It’s been proven time and time again: unmanaged, unmonitored privileged accounts are an easy target for both external attacks and malicious insiders— just take a look at some recent data breaches and chances are high the malicious party used a compromised privileged account to increase their permissions.

Due to this common practice Privileged Access Management or Privileged Identity Management (We’ll call it PxM)— the monitoring and protection of super user accounts— has emerged as one of the most important aspects of IAM, and cyber security writ large, today.

In fact, 80% of security breaches involve privileged credentials, according to Forrester’s PIM Wave report.

So it comes as some surprise that Gartner’s new MQ almost completely ignores PxM. Especially considering the fact that PxM is a $1 billion market that 80% of IT security professionals consider a high priority (you can get a full set of statistics on the importance of PxM here).

It’s odd, to say the least, that Gartner hasn’t tried to cover that market, which has been covered at length by their competitors at Forrester.

Is it just a nod to legacy vendors?

Hot take time: Is it possible that Gartner consolidated the Access Management market as a way of consolidating (and placating) its own market? That is to say, the vendors who pay Gartner to be evaluated in their reports. When Gartner made the switch to the IDaaS MQ, a lot of large, legacy WAM vendors lost standing in the report, and it’s likely that those legacy on-prem vendors weren’t very happy with the not-so-positive coverage in the IDaaS MQ.
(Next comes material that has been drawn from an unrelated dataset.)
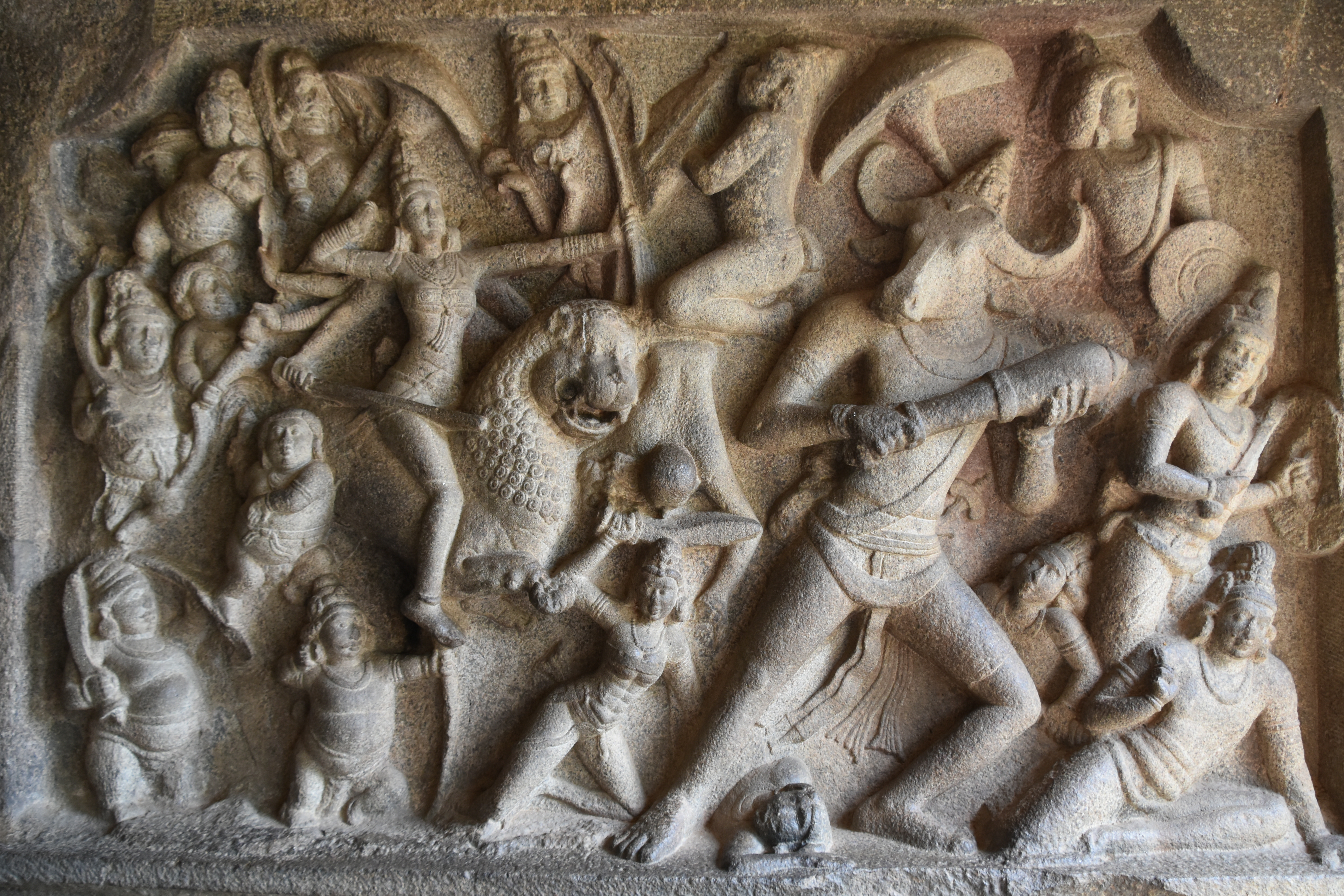 Mahishasuramardini Cave Temple, also called Mahishamardini mandapam Mahabalipuram, Mamallapuram, Tamil Nadu 2017

Of course, there’s now way to tell what kind of influence those vendors have over Gartner, or whether they have any influence at all, but they are, for the most part, back in the “Leaders” quadrant. By and large, leaders in this new MQ have $100M or more in revenue, mostly from older products brought to market in the 90’s.

The real questions is this: In consolidating their coverage of Access Management, is Gartner helping buyers evaluate WAM and IDaaS offerings, or are they merely muddying the waters?